→ Work order: From the listing below, set down exactly the lines between the one holding "第29回 東京国際映画祭 オープニングセレモニー 中村悠一 (虐殺器官)" and the one holding "Kreuth (Schloßkreuth), Ortsteil", inclusive. No other line is wanted.

→ Supplied entries:
>>

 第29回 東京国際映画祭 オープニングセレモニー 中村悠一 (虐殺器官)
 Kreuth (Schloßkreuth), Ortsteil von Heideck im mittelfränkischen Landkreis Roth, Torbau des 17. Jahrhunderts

<<
>>

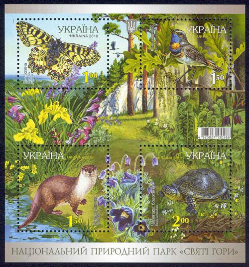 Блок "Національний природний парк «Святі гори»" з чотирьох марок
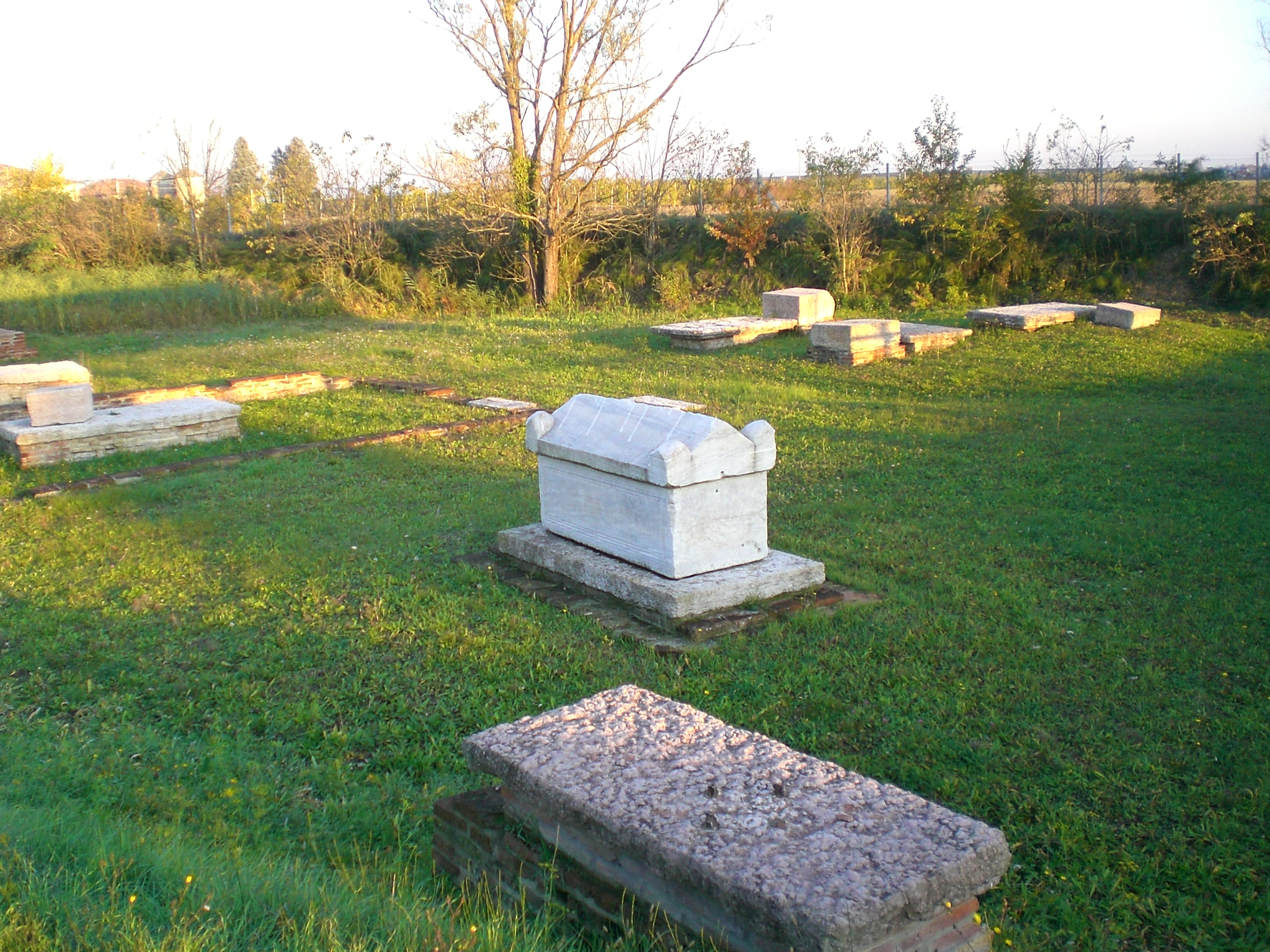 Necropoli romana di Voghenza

<<
>>

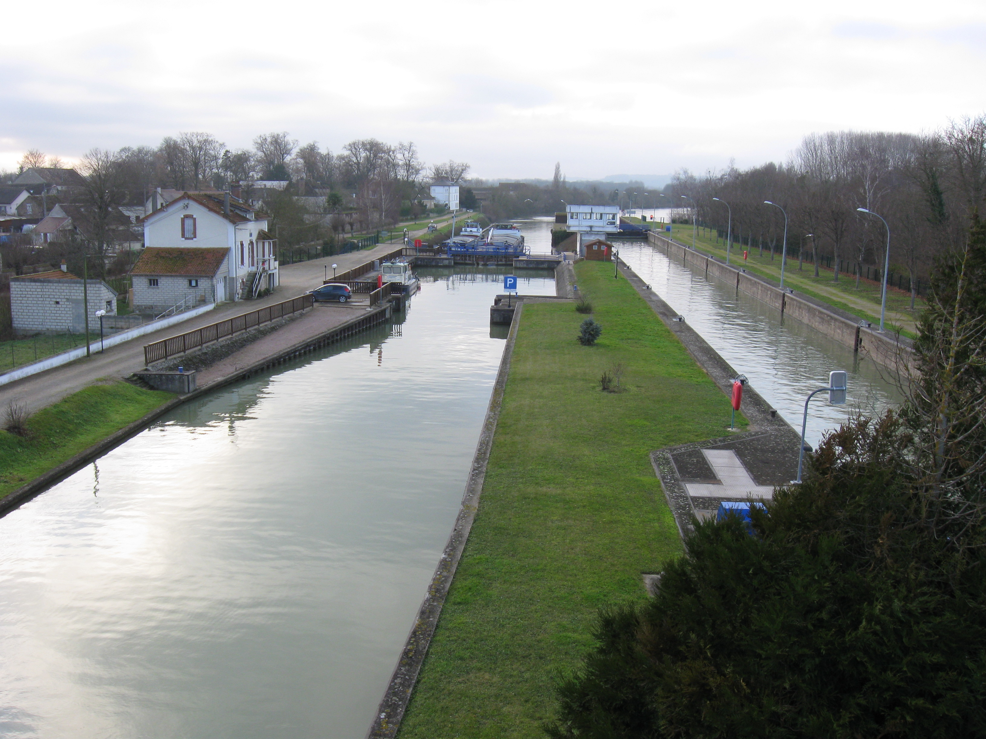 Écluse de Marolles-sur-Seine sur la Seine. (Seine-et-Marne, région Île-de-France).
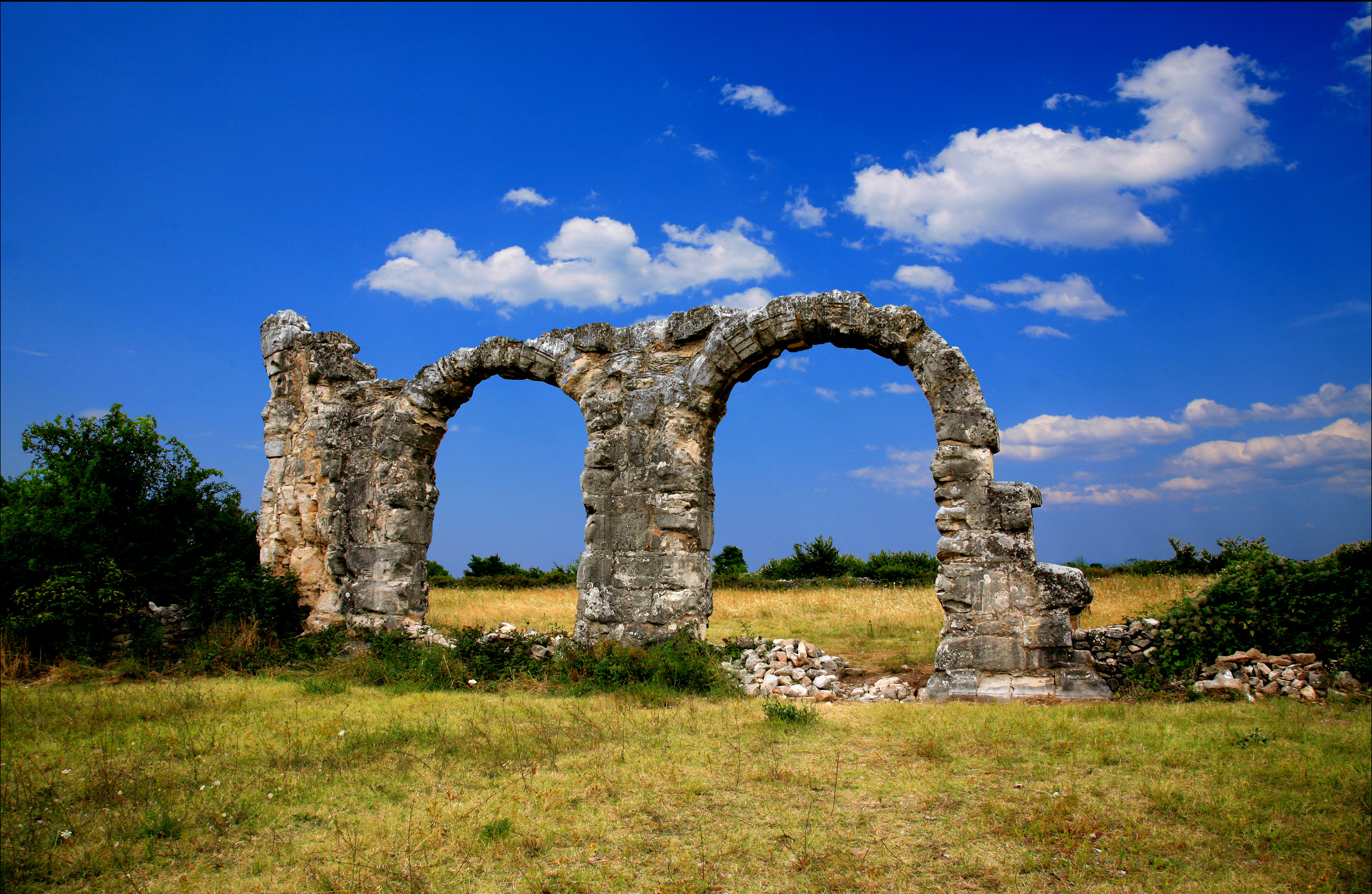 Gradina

<<

→ Written answer:
 第29回 東京国際映画祭 オープニングセレモニー 中村悠一 (虐殺器官)
 Kreuth (Schloßkreuth), Ortsteil von Heideck im mittelfränkischen Landkreis Roth, Torbau des 17. Jahrhunderts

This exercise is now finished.